Burger King’s core competency can be based upon two main factors. The first competency is the way they cook their burgers, “by its flame-broiled method as opposed to grills that fry” (Daniels et al., 2011). The second area is their ability to customer their burgers. They utilized the “have it your way” methodology that has proven to be successful for them because the customer can order their burgers however they like them. The chosen strategy is to choose locations for Burger King’s outlets or franchises. Their strategies need to focus on locating their core competencies through building placements. Where they can be reach their customers that want a burger “their way”.

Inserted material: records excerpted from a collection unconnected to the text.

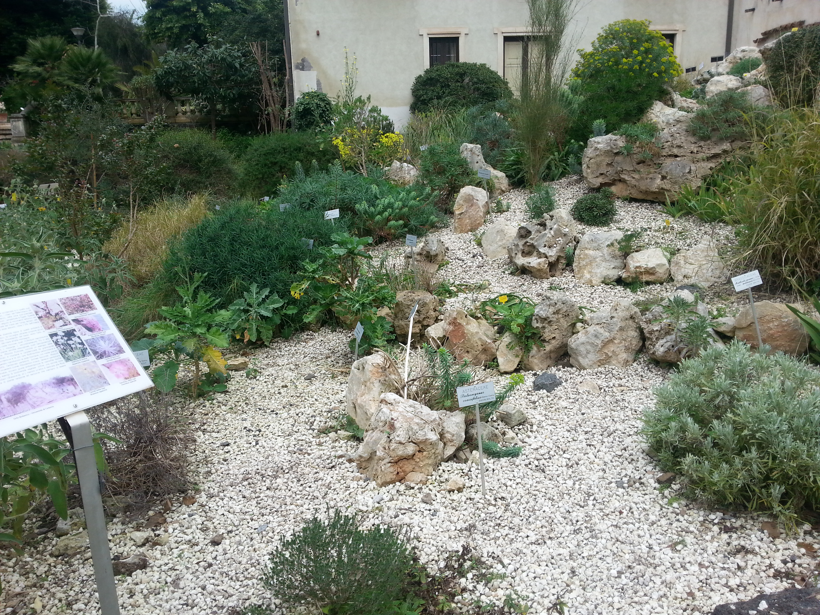 Orto botanico di Catania Orto siculo
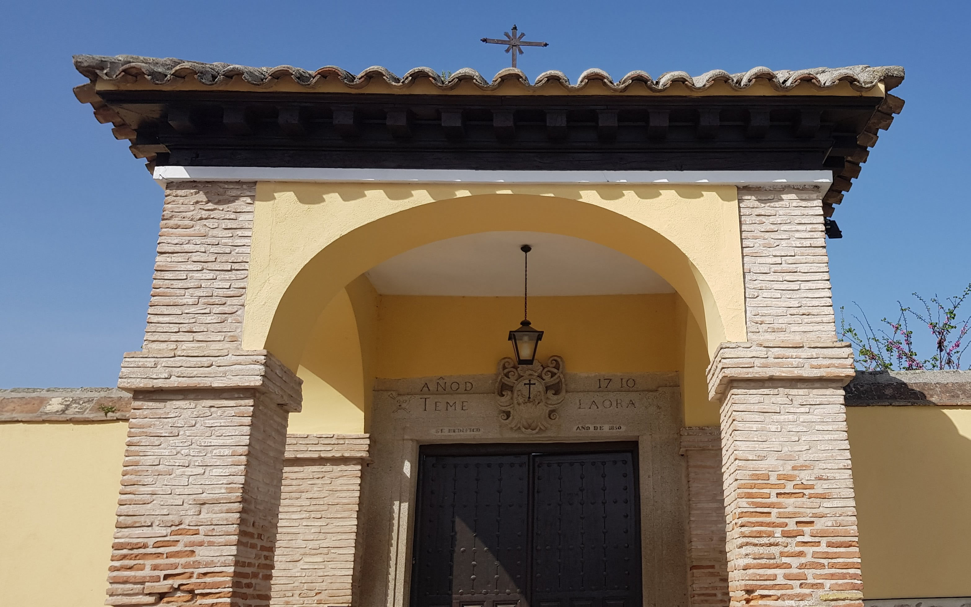 Centro Cultural San Ildefonso, Toledo, ubicado en un edificio eregido sobre el antiguo Cementerio del Hospital de la Misericordia tambien llamado Cementerio de la Beneficencia
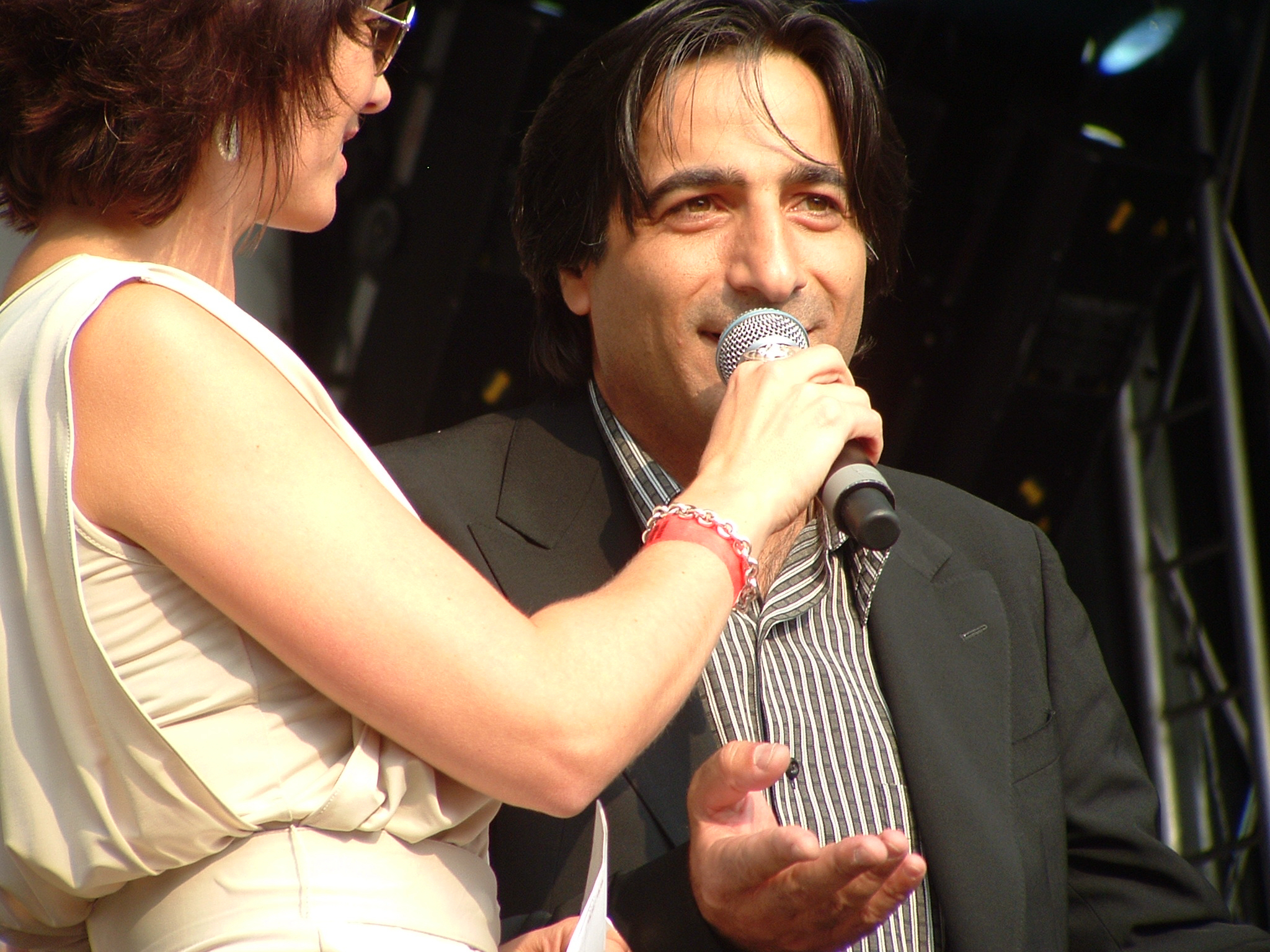 Cahit Ölmez wordt geïnterviewd door Geena Lisa op Flikkendag 2008.
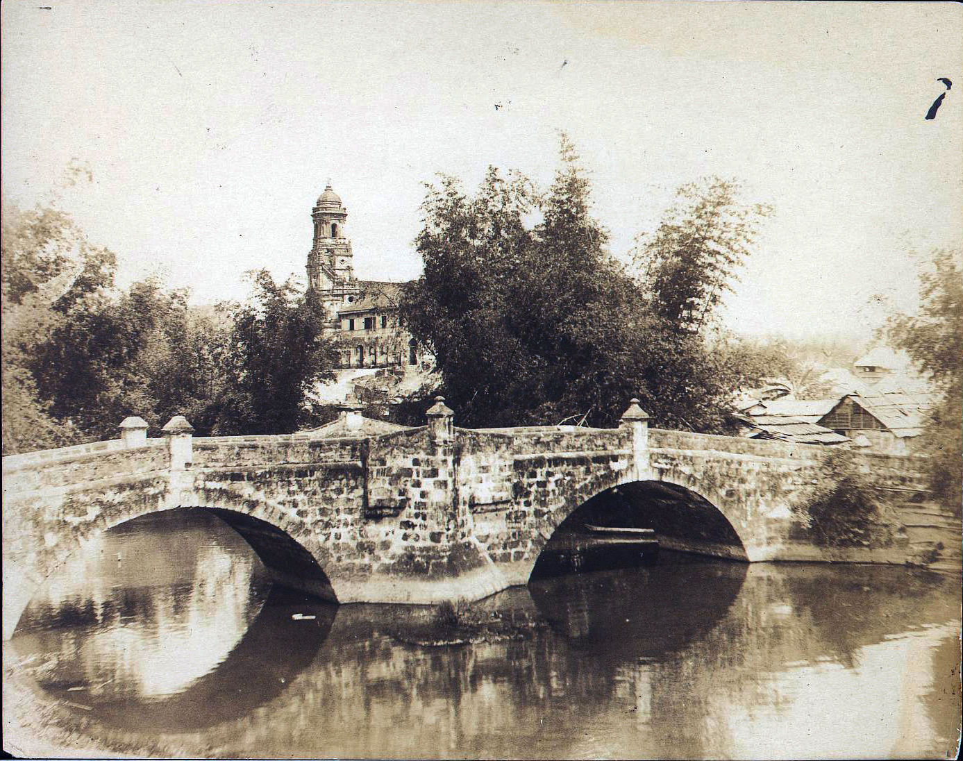 Morong, Rizal Philippines

Burger King has decided to coordinate and configure its value chain. They have determined that the best method for doing this is to open franchises and food outlets in new locations that can optimize their market share. This takes the Burger King name and puts it into places without the financial obligation. In order to be successful careful market consideration needs to be implemented. They have found success in alternate markets as well including U.K. and Latin America. “We continue to listen to our customers and the guest relations tool is critical to supporting our franchisees provide the best possible Burger King experience,” said Jose R. Costa, vice president marketing for Latin America & Caribbean Region, Burger King Worldwide” (Burger King, 2012). Through their focus they have dominated the majority of the Latin American market. Burger King generates an excessive amount of revenue by merely selling their franchises. By targeting markets that were not saturated by ‘burger joints’ they were able to gain a significant advantage.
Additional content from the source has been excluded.